Skype-y Goodness

pro.pngMy server room is loud. That’s not a bad thing, but it does mean that if I’m in there, I can’t hear my phone in the next room. That is a bad thing. As much as I’d like to avoid it, people do need to speak with me sometimes. Ugh.

I realize the most logical course of action would be to get a phone in there. The problem is that we have digital (not voip) phones, which require special wiring, special phones, and an especially large pile of money to acquire. Enter Skype.

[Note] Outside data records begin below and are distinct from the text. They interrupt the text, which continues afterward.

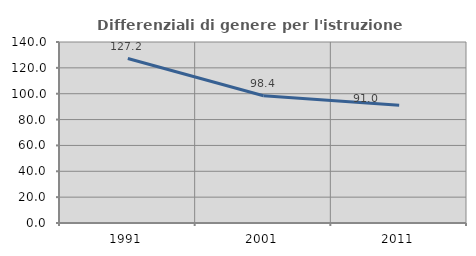
| Category | Differenziali di genere per l'istruzione superiore |
|---|---|
| 1991.0 | 127.184 |
| 2001.0 | 98.387 |
| 2011.0 | 90.986 |
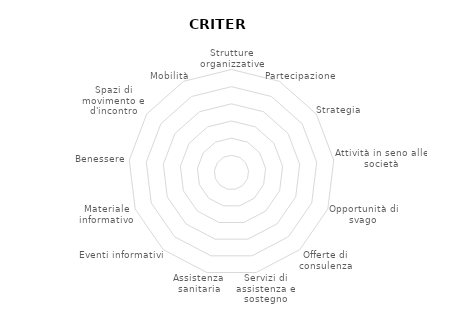
| Category | Kriterien |
|---|---|
| Strutture organizzative
 | 0 |
| Partecipazione | 0 |
| Strategia | 0 |
| Attività in seno alle società | 0 |
| Opportunità di svago | 0 |
| Offerte di consulenza | 0 |
| Servizi di assistenza e sostegno | 0 |
| Assistenza sanitaria | 0 |
| Eventi informativi | 0 |
| Materiale informativo | 0 |
| Benessere



 | 0 |
| Spazi di movimento e d'incontro | 0 |
| Mobilità | 0 |

For $60 a year, you can get Skype Pro and a SkypeIn number. Yes, $5 a month isn’t free, but in the grand scheme of things, it’s not really expensive either. What it gets me is most assuredly worth it. Here’s my setup:

  • All calls to my office phone ring twice, then get transferred to my SkypeIn number
  • A computer in my server room runs Skype, which I can easily hear and answer
  • If I don’t answer (or Skype is not on), calls go to voicemail that I can retrieve from anywhere.
  • I ordered a WiFi Skype phone, so I can carry it around the school and get calls anywhere we have WiFi

This may seem like overkill, but it makes especially good sense when you take into account the following:

  • The voicemail system on our desk phones rarely works for me, and I miss calls often
  • There is zero cellphone coverage in the school, so forwarding to my cellphone is pointless
  • “Skype Me” is fun to say 🙂

So feel free to Skype me. My account is shawnp0wers.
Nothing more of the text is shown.